Die Bilder versetzten ein ganzes Land in Aufruhr. Als Anfang Juli eine junge Frau eine Bar in der Stadt Guwahati im Nordosten Indiens verließ, wurde sie von einer Gruppe von Männern angegriffen. Sie zogen sie an den Haaren, versuchten ihr die Kleidung vom Leib zu reißen und lachten dabei. Das Ganze ereignete sich um halb zehn abends auf einer der belebtesten Straßen der Stadt. Mindestens 20 Minuten lang alarmierte niemand die Polizei, obwohl viele Umstehende Mobiltelefone hatten. Die nutzten sie, um zu filmen, wie die Männer das Unterhemd der Frau hochrissen, an ihrem BH zerrten und ihre Brüste begrapschten, während sie um Hilfe flehte. Wir wissen das, weil der Kameramann eines lokalen Fernsehsenders den Übergriff aufzeichnete, um seine Zuschauer damit zu vergnügen. 45 Minuten lang wurde die junge Frau misshandelt, bis die Polizei einschritt.

Binnen einer halben Stunde liefen die Bilder auf dem Lokalsender LiveNews. Auf der anderen Seite der Stadt sah sie auch die 29-jährige Sheetal Sharma, Aktivistin der regionalen Frauenrechtsorganisation North-East Network. „Ein furchtbarer Übergriff“, sagt sie. „Das Verstörendste war aber, dass die Schuld der Frau in die Schuhe geschoben wurde. Diese sei, so wurde in dem TV-Bericht betont, betrunken gewesen.“

740 Euro Entschädigung

Erst Tage später, als der Clip sich über das Internet verbreitet hatte und auch von den landesweiten Sendern in Delhi ausgestrahlt wurde, sah die Polizei sich zu Ermittlungen gezwungen. Sechs Tage danach traf sich der Regierungschef des Bundesstaates mit dem Opfer und versprach der Frau 50.000 Rupien Entschädigung, umgerechnet 740 Euro.

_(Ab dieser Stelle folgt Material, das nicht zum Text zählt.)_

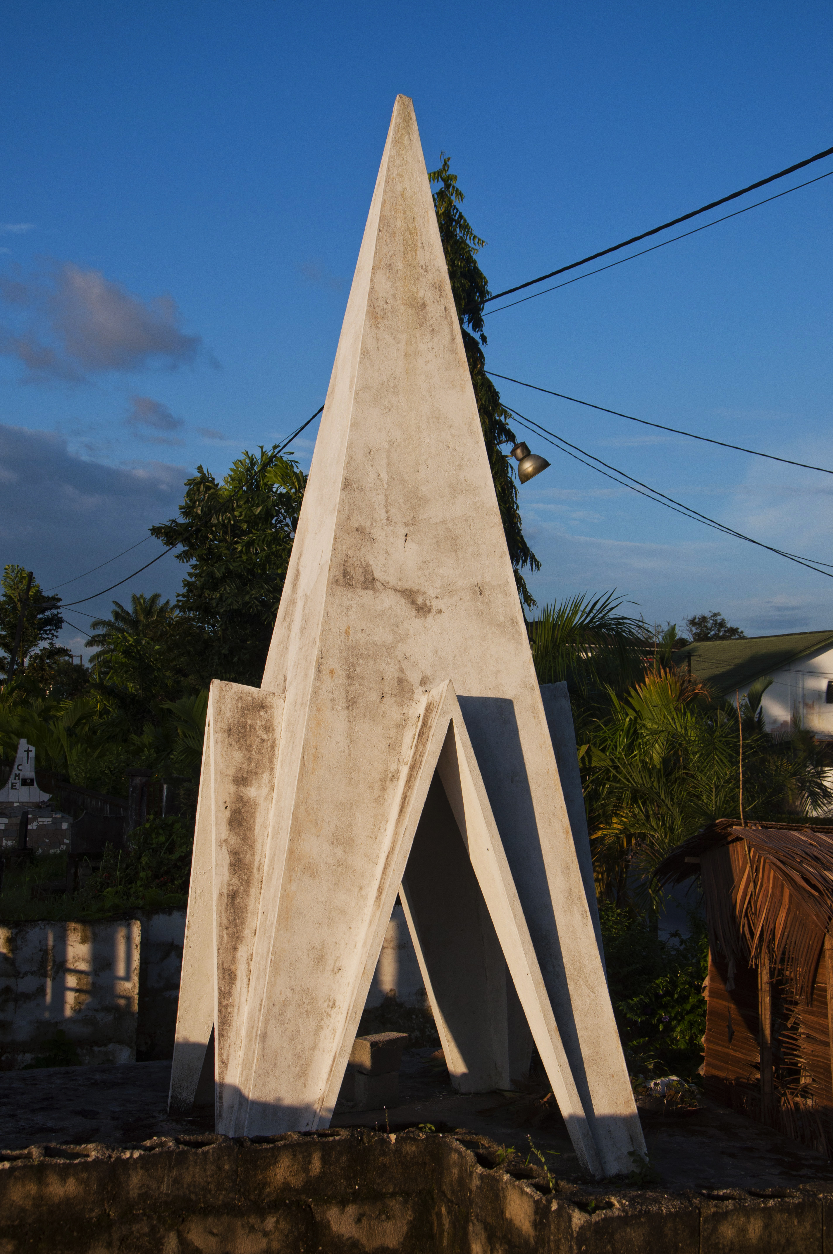 Mausolée de Din Ngosso Bonapriso, Douala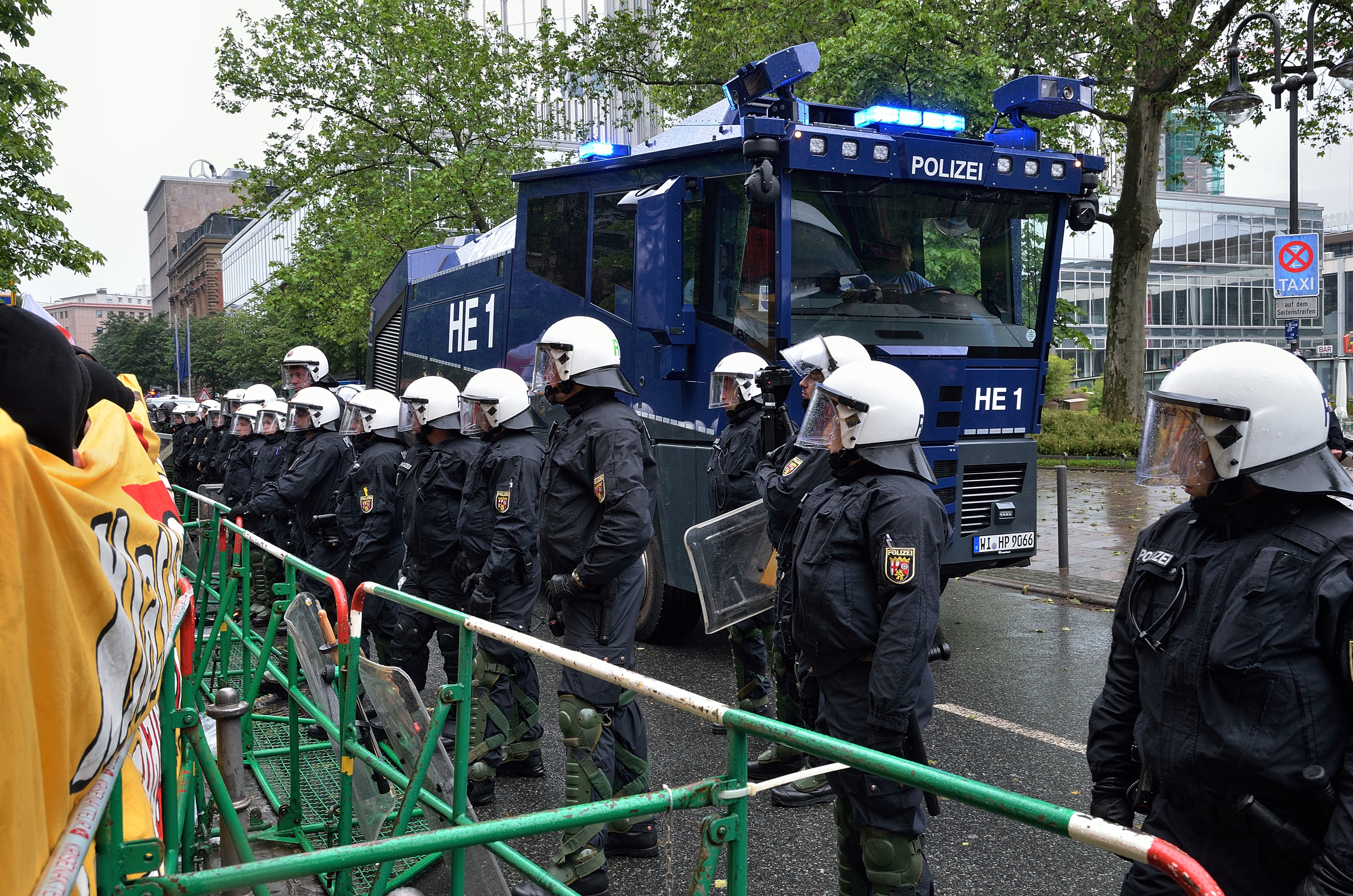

Der Schaden war damit allerdings nicht wiedergutzumachen. Die meisten Inderinnen wussten schon vorher aus leidvoller Erfahrung, wie hart das Leben als Frau in der größten Demokratie der Welt sein kann, auch 46 Jahre nachdem Indira Gandhi als erstes weibliches Staatsoberhaupt des Landes Geschichte schrieb. Eine Umfrage unter 370 internationalen Genderforschern wählte Indien vor Kurzem zum schlechtesten Lebensort für Frauen aller G20-Länder; noch vor Saudi Arabien. „Nach wie vor werden Frauen und Mädchen in Indien verkauft wie Vieh. Sie werden oft mit zehn Jahren verheiratet, werden verbrannt, wenn es zum Streit um die Mitgift kommt oder werden als Haussklavinnen ausgebeutet und missbraucht“, sagt Gulshun Rehman von der Hilfsorganisation Save the Children.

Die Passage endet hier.